Common to both UDP-Lite and DCCP is the distinction between sender and receiver coverage:

the sender sets the actual checksum coverage used in the packets;
the receiver specifies a minimum coverage and discards packets which coverages less than this.

There are two routines to read and pretty-print the checksum coverage currently assigned on a socket:

    int  get_cscov(int sockfd, l4proto transport, int sender);	   /* just return the number (or error) */
    char *cscov_to_str(int sockfd, l4proto transport, int sender); /* pretty-print cscov semantics      */

Both are transport-layer independent, the second generates verbose information about the current coverage.

6. Protocol-type convenience functions

6.1 Feature-test functions

Since the number of transport protocols seems to continuously grow each year, there is space for feature-test functions:

	int	is_connection_oriented(const l4proto transport);
	int	is_connectionless(const l4proto transport);
	int	is_datagram_based(const l4proto transport);

TCP is connection-oriented and not datagram-based; UDP is connectionless and datagram-based (so is UDP-Lite), while DCCP is connection-oriented and datagram-based.

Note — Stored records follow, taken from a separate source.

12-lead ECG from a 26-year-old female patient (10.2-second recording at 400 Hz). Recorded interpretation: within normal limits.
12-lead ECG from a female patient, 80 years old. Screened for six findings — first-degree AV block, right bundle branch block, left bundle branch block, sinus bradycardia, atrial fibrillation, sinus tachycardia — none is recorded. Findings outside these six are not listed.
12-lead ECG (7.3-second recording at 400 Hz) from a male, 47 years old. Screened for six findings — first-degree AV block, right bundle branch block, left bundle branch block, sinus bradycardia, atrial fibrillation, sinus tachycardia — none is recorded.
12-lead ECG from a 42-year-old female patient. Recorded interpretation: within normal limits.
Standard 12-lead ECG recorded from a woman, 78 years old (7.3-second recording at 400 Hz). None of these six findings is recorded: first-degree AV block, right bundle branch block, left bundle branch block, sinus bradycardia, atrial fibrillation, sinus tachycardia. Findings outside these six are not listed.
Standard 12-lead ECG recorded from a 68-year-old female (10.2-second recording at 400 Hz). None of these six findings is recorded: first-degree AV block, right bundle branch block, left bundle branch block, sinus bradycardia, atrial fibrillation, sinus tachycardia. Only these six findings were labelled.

The next pair of functions determine the address family of the local (bind) and remote (connect) end of a socket:

	int 	local_AF(int sockfd);	/* returns AF_INET or AF_INET6 */
	int	remote_AF(int sockfd);	/* same but for the remote end */

Lastly, from the transport protocol derive other parameters often used in other library calls:

	int     sock_type(const l4proto transport);		/* SOCK_DGRAM | SOCK_STREAM | SOCK_DCCP */
	int    sock_level(const l4proto transport);		/* SOL_DCCP | SOL_UDPLITE | ... */

6.2 Printing information about a socket

Both the local and remote side of a socket have a `name', which can be queried using getsockname(2) and getpeername(2), respectively. Since addresses are no longer IPv4-only, this requires allocating a buffer and an call to getnameinfo(3); all of which is combined into the following functions:

	char	*local_name(int sockfd);	/* local end of sock */
	char	*remote_name(int sockfd);	/* remote end of sock */

	char	*host_and_port(struct sockaddr *sa, socklen_t len);

Each of these uses the `host#port' format. The last one pretty-prints v4/v6 socket structures.

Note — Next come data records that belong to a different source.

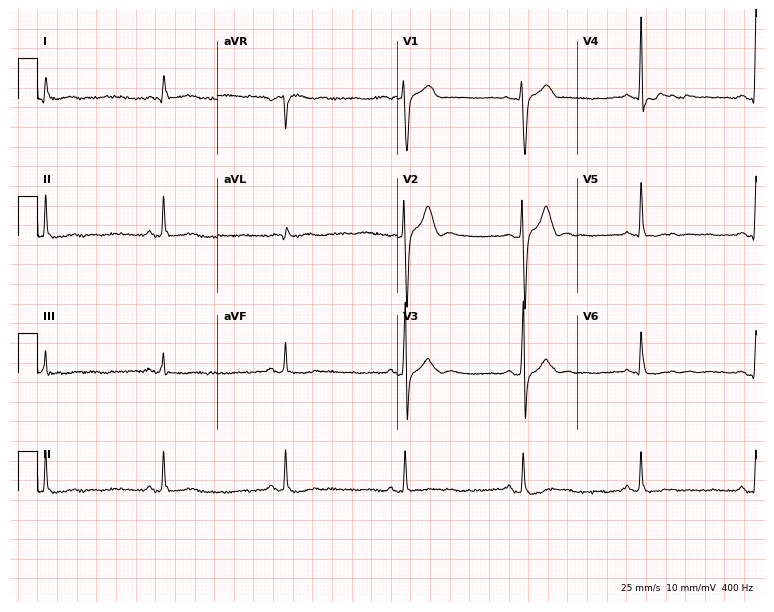
ECG — a 61-year-old male patient. Findings include sinus bradycardia (a sinus rate of 50 beats per minute or less).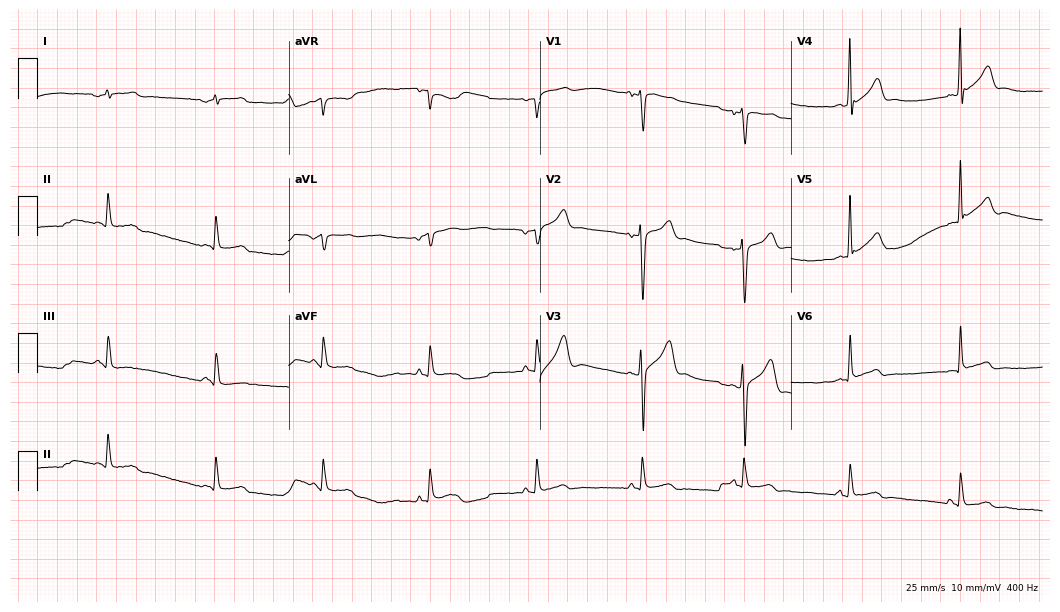
Electrocardiogram, a male, 24 years old. Of the six screened findings (first-degree AV block, right bundle branch block, left bundle branch block, sinus bradycardia, atrial fibrillation, sinus tachycardia), none is recorded.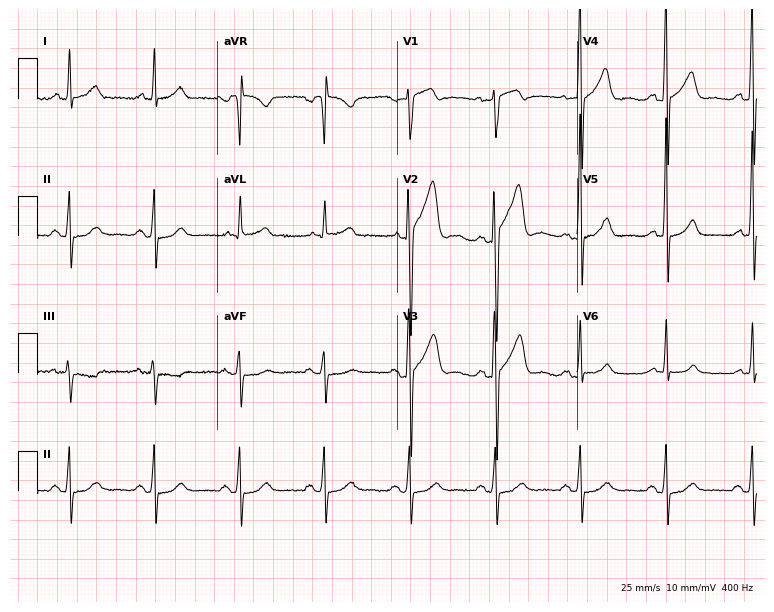
ECG — a male patient, 49 years old. Screened for six findings — first-degree AV block, right bundle branch block, left bundle branch block, sinus bradycardia, atrial fibrillation, sinus tachycardia — none is recorded.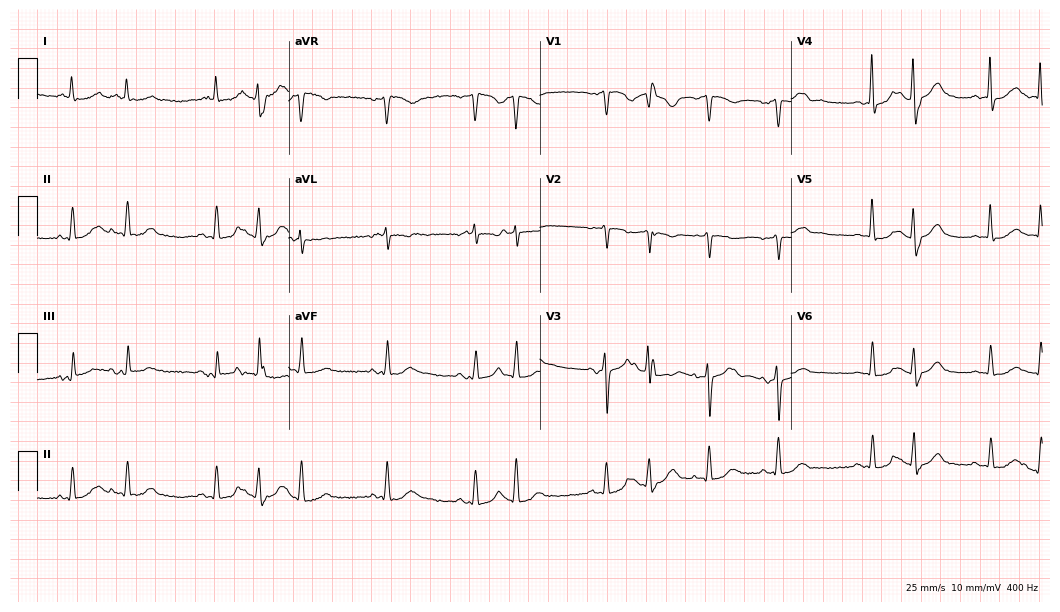
Electrocardiogram (10.2-second recording at 400 Hz), a woman, 67 years old. Of the six screened findings (first-degree AV block, right bundle branch block, left bundle branch block, sinus bradycardia, atrial fibrillation, sinus tachycardia), none is recorded.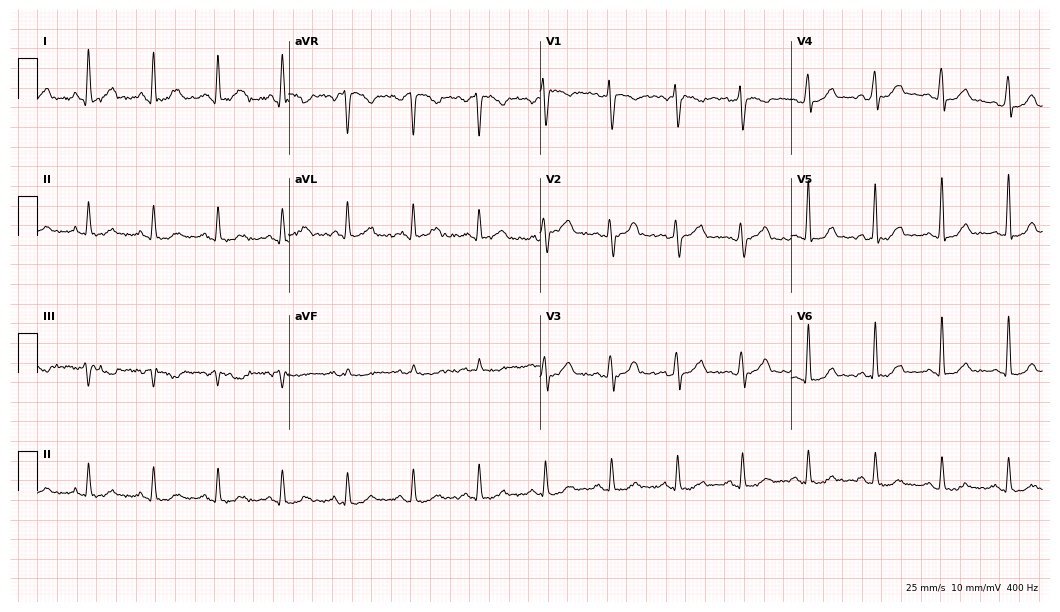
12-lead ECG (10.2-second recording at 400 Hz) from a 42-year-old woman. Screened for six findings — first-degree AV block, right bundle branch block, left bundle branch block, sinus bradycardia, atrial fibrillation, sinus tachycardia — none is recorded. Other findings, if any, are not listed.

Finally, one can print the layer-3 and layer-4 protocols currently in use:

	const char	*ADDRESS_FAMILY(const int af);		/* prints AF_XXX */
	const char	*layer3_name(const af_type af);		/* v4-only | v6-only | both v4/v6 */
	const char	*layer4_name(const l4proto transport);	/* vernacular name of transport protocol */

7. Error handling

The following routines are well-known from the books by Stevens et al and have been adapted from the UNP library:

	void err_ret(const char fmt, ...);	/* non-fatal syscall error, continue	*/
	void err_sys(const char fmt, ...);	/* fatal syscall error, abort execution	*/
	void err_dump(const char fmt, ...);	/* fatal syscall error, dump core	*/

	void err_msg(const char fmt, ...);	/* same as fprintf(stder, ...)		*/
	void err_quit(const char fmt, ...);	/* same as err_msg(...); exit(1);	*/
	
	#define die(fmt, args...)		err_sys("%s: " fmt, __FUNCTION__, ##args)
	#define warn(args...)			err_ret("WARNING: " args)
	#define warnx(args...)			err_msg("WARNING: " args)

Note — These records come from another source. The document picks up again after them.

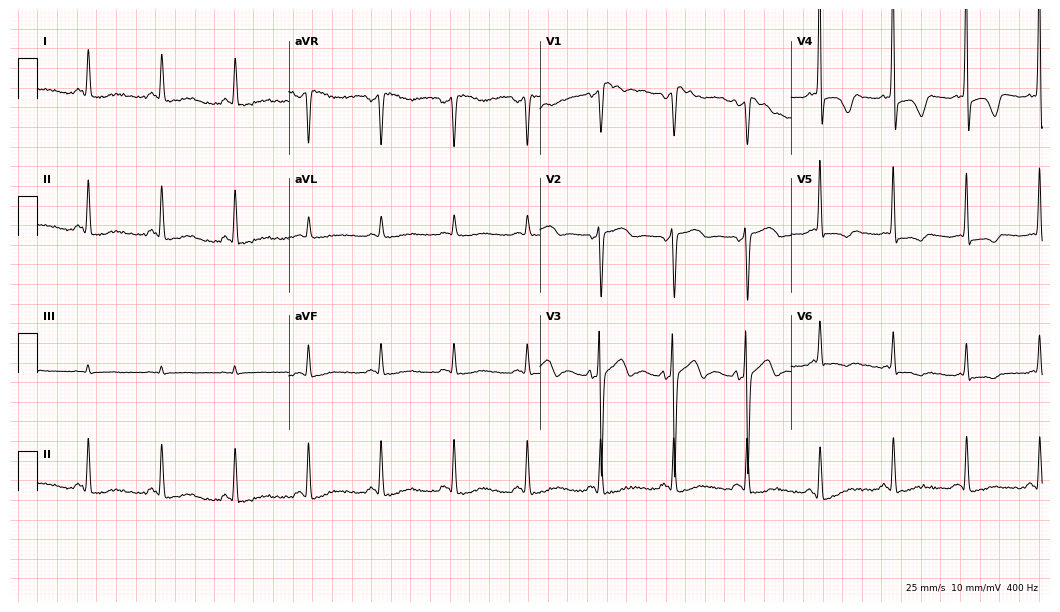
Resting 12-lead electrocardiogram (10.2-second recording at 400 Hz). Patient: an 86-year-old woman. None of these six findings is recorded: first-degree AV block, right bundle branch block, left bundle branch block, sinus bradycardia, atrial fibrillation, sinus tachycardia. Findings outside these six are not listed.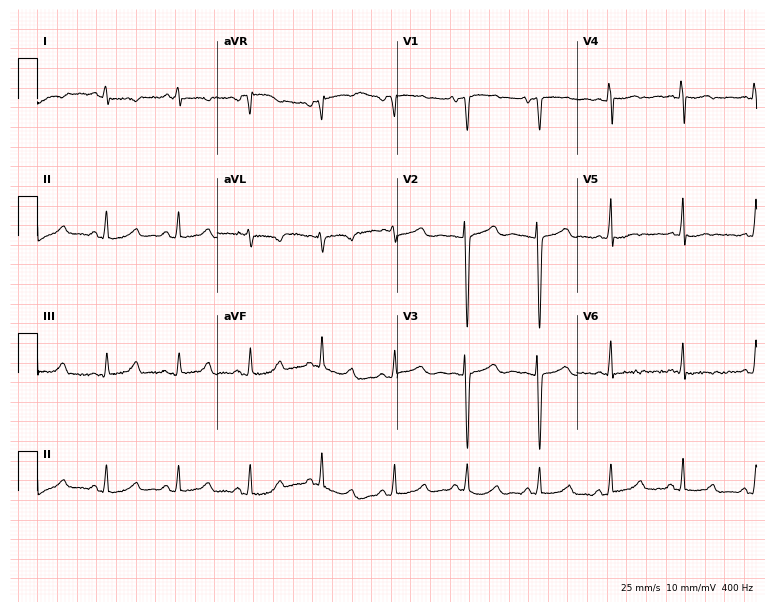
Standard 12-lead ECG recorded from a female, 27 years old. None of these six findings is recorded: first-degree AV block, right bundle branch block, left bundle branch block, sinus bradycardia, atrial fibrillation, sinus tachycardia.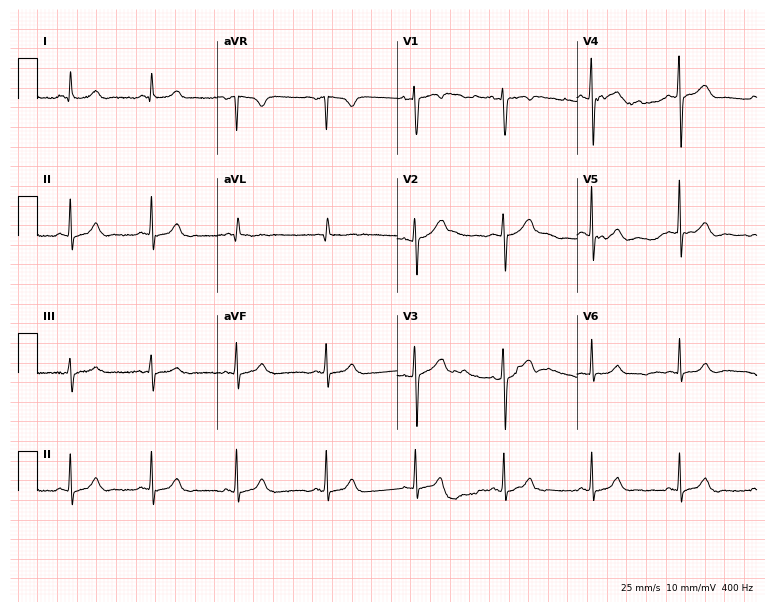
12-lead ECG from a woman, 42 years old. No first-degree AV block, right bundle branch block, left bundle branch block, sinus bradycardia, atrial fibrillation or sinus tachycardia recorded for this tracing. Other findings, if any, are not listed.

However, the main difference to the UNP routines is in the use of linux_strerror(), which is very useful for debugging - instead of just interpreting errno in perror(3) style, it additionally prints the errno, e.g. "EPERM: Operation not permitted".

Finally, getting tired to always test for NULL after calling malloc(3), here is a wrapper

	void 	*do_malloc(size_t size);

which does this automatically and complains if there is not enough memory available.